How to bounce your canon permutation

TL;DR

This paper introduces a new class of descent polynomials for canon permutations derived from Dyck paths, revealing their palindromic nature, degree related to peaks, and connections to Dyck paths with maximum descents.

Contribution

It refines descent polynomials for canon permutations by establishing their palindromic property, degree, and combinatorial interpretations linked to Dyck paths and posets.

Findings

The descent polynomial $C_d$ is palindromic and has no internal zeros.

The degree of $C_d$ equals the number of peaks in the bounce path of $d$.

Maximizers of descents correspond to Dyck paths below $d$ satisfying a valley condition.

Abstract

We study a new class of palindromic descent polynomials.
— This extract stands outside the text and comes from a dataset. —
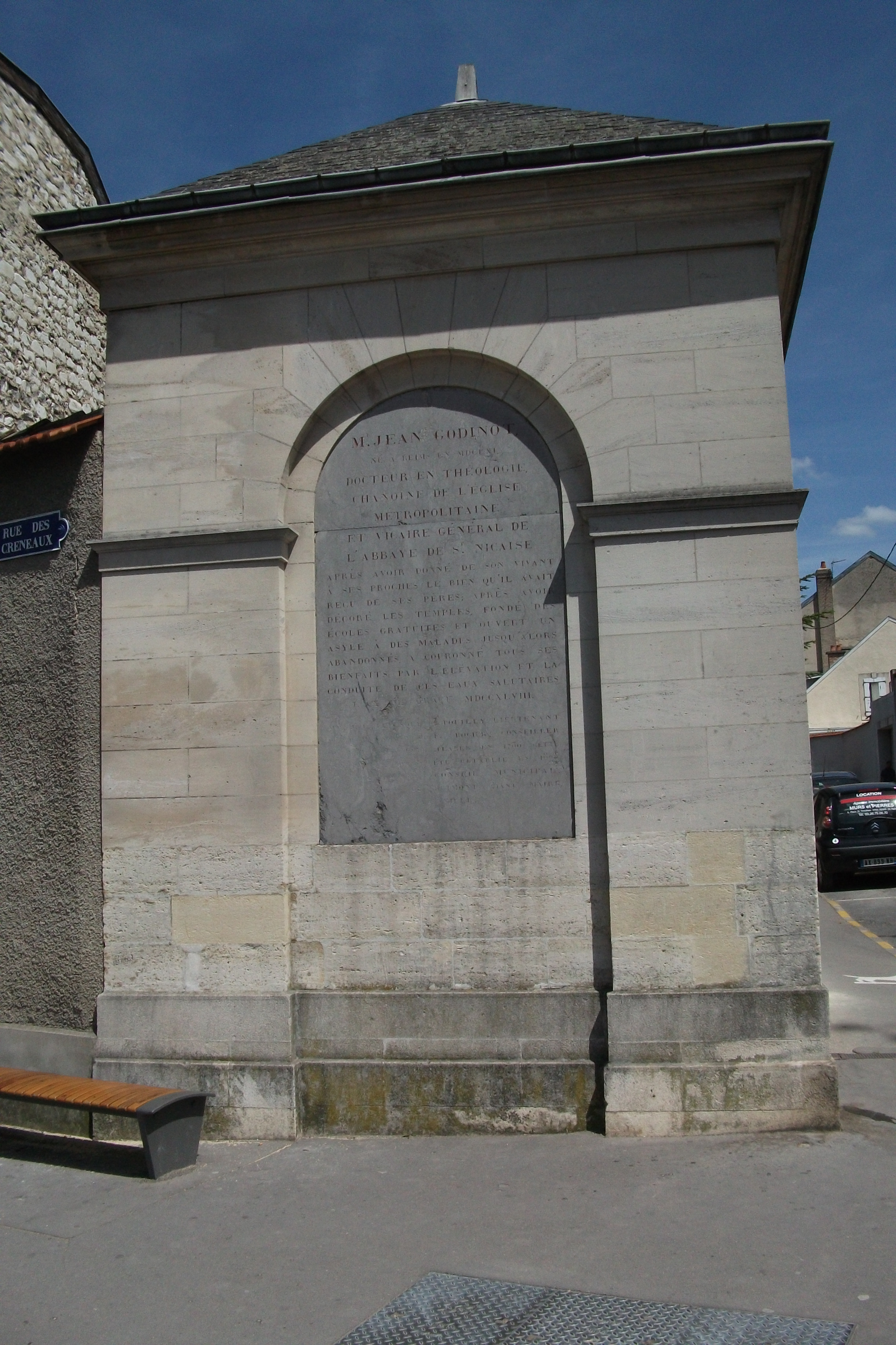 monument à l'angle de la Rue DIeu Lumière de Reims portant une dédicace en l'honneur du chanoine Jean Godinot.
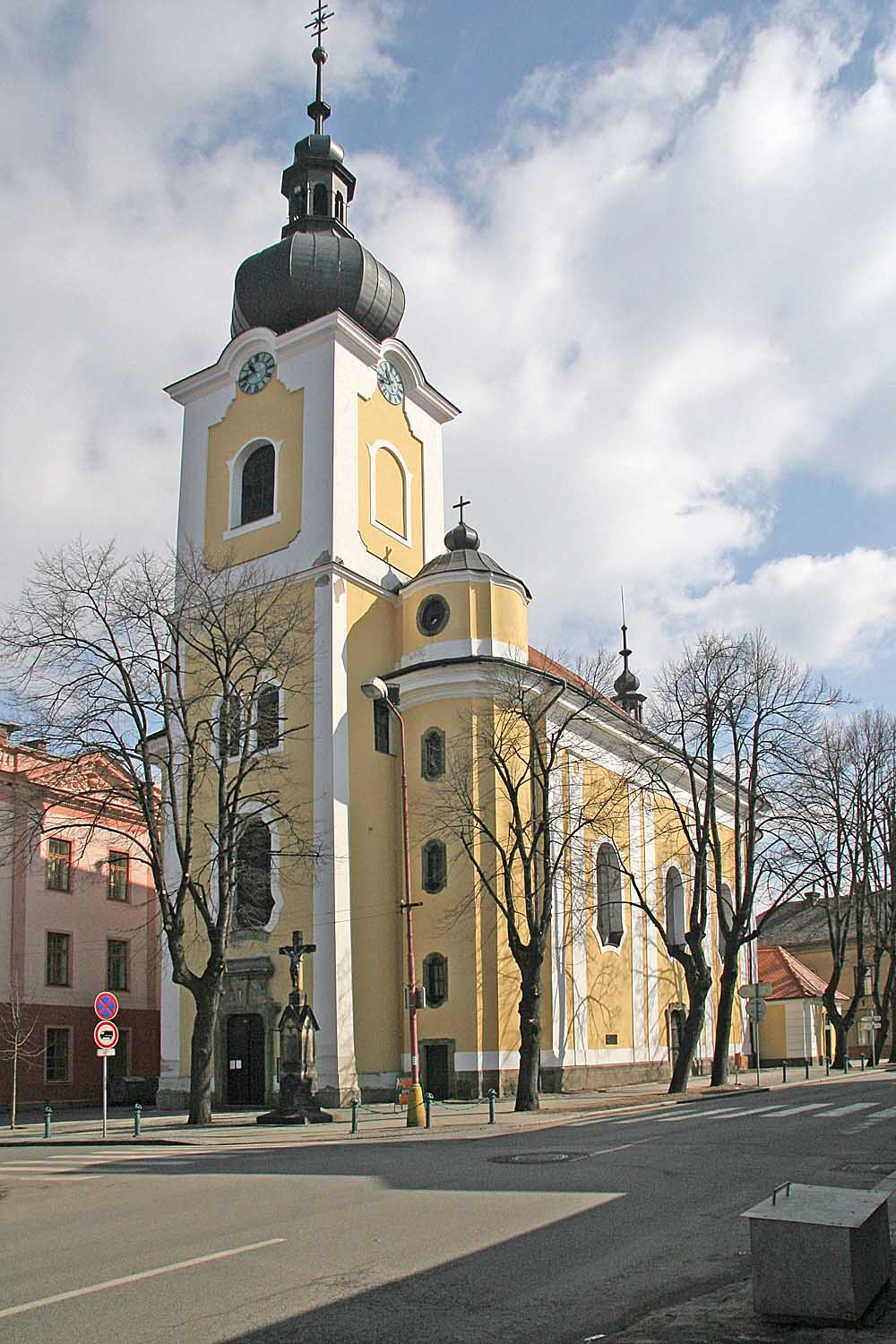 Třebechovice pod Orebem, kostel Sv. Ondřeje, district Hradec Králové, Czech Republic autor: Prazak date: 23. 3. 2006

Given a Dyck path $d$ of semilength $n$ and a permutation $\sigma$ of size $n$, one can label the up-steps and down-steps of $d$ with the elements of $\sigma$. The labeled Dyck path determines a multiset permutation called a canon (or nonnesting) permutation. Such permutations arise as linear extensions of posets and as regions of hyperplane arrangements. Elizalde showed that the descent polynomial for all canon permutations of fixed length factors as a product of an Eulerian and a Narayana polynomial. We refine these polynomials by associating to $d$ a descent polynomial $C_d$ over the canon permutations obtained from $d$. We prove that $C_d$ is palindromic and free of internal zeros, though not unimodal in general. Its degree is determined by the number of peaks in the bounce path of $d$. We establish a correspondence between canon permutations attaining the maximum number of descents and Dyck paths below $d$ in the Dyck lattice satisfying a valley condition. Each such path contributes a number of maximizers equal to the number of linear extensions of an associated poset, yielding a combinatorial interpretation of the leading coefficient of $C_d$.